Если бы ты знал, что я воспиталась в семье разорившегося ремесленника. Выросла в грязи и вони кухни, ты бы поступил иначе. В угарном чаде слесарной мастерской, в матерщине и разврате сложилась я. Если бы знал, что старшая сестра за хлеб для семьи продавала свое тело. Особенно, когда умер отец. К ней приходили жирные мерзавцы — купцы, давали гроши, били ее, пьянствовали и отвратительно ругались. Бедная сестра. Она на добытые деньги содержала мать ревматичку калеку, двоих маленьких братьев и меня.
В партию я пошла, желая разрушить этот скверный порядок вещей, когда одни вынуждены продавать за кусок хлеба свое тело, а другие покупать его. Где одни роскошествуют, другие умирают от голода. Желала этого я больше чувством, чем рассудком. Мне было 18 лет. И даже долгое время, находясь в партии, я не могла отрешиться от этих бунтарских настроений. Временами мне хотелось прибегнуть к помощи пуль, динамита, резни. Каждая условность, во имя которой губились жизни и калечились характеры, вызывала во мне жгучую ненависть. Я горела жаждой сегодняшней борьбы, мне часто было тесно в рамках партии. Долгое время прошло, когда я наконец сама поняла, что нужна не вспышка, а упорная долгая борьба за организацию рабочего класса для борьбы. Но ты, Петенька, не облегчил мне мук этих исканий. Ты принял мои слова и действия за мою сущность. Подростка за взрослого. И там, где нужно было прибегнуть к убеждению, ты разошелся со мной, точно со взрослым человеком.
Кругом безумные лица — эти больные ужасные. Мне скучно без тебя. Тоска сжимает мое сердце. Мне больно, Петенька! Где ты и что с тобой? Когда мы наконец увидимся? Если бы можно было хотя на час, хотя бы на минуту повидать тебя. Побыть там с тобой. Мой милый, ненаглядный! Мне так тяжело здесь в эти минуты. Здесь завтра будет много ужасных казней. Так ненавистны мне эти офицерские пьяные лица. Это подхалимство здешней интеллигенции. Если бы можно было мне скрыться отсюда… Я так устала…

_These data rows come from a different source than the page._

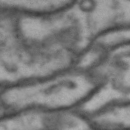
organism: Drosophila
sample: Brain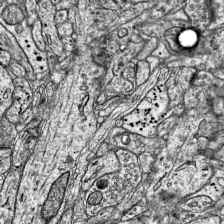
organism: Mouse
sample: Visual Cortex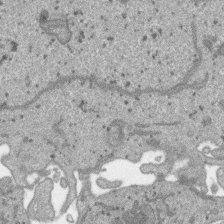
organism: Human
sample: Lung epithelial cells infected with SARS-CoV-2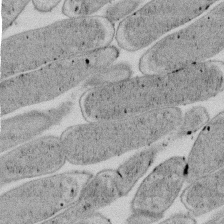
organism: E. coli
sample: Bacterial nucleoid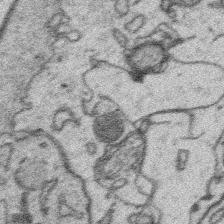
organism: Platynereis dumerilii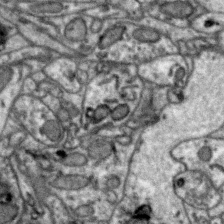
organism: Zebra finch
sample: Brain

Феня отодвинулась от стола. Затуманенными от слез глазами посмотрела в окно. Небо уже посветлело синью. Близился рассвет.
Глава шестая
В доме, где квартировал секретный информатор Коля, случилось несчастье. Единственную дочь хозяина вчера ночью изнасиловали. Ей еще не было и 16-ти лет. Всегда бегала она по двору в дому, смеялась, кричала и все время работала. Звали ее Стешей.
* * *Вчера вечером Коля заспорил с дядюшкой о царе. — Нужен он или не нужен народу. Спорили долго, но не горячась.
— Ты сам посуди, как же без его можно. В доме и то есть хозяин, — говорил дядюшка, чернобородый мужик, похожий на попа-расстригу.
— В доме то хозяин нужен, а царь один управлять страной не может.
— На то у него слуги есть — по всем министериям.
— А у слуг тоже слуги, а всех миллион, и все ничего не делают, и все на твоей шее сидят, дядюшка.
— Да оно таперича не меньше всяких слуг. Раньше меньше начальства было.
— Это ты уж, дяденька, врешь. Больше-то теперь не будет.
— А может и найдется.
— Да нет же, не больше.
— А в Советах?
— Так ведь в Советах ты тоже сидеть можешь. Ведь в Советах-то народ сидит.
— Народ-то народ…
— Вот твой кум на Всероссийском Съезде Советов был. Ведь не врет же он. А какое он начальство?
— Был-то, был.
— Ну и что же. Сам и думай. Народ без царя собой управлять умеет. Управляет же.
— Не сумеет. Вон какая смута пошла — из войны не вылазим. Грабиловка пошла. Красные, белые. Какой же тут порядок. Известно — без царя нельзя.
— Эх ты, дяденька, дяденька. Да ведь теперь драка идет. Кто кого победит. Если золотопогонники нас победят, то и царь будет и помещики придут. Спину вашу жалеть не будут и за землицу заплатите и за усадьбу, что сожгли.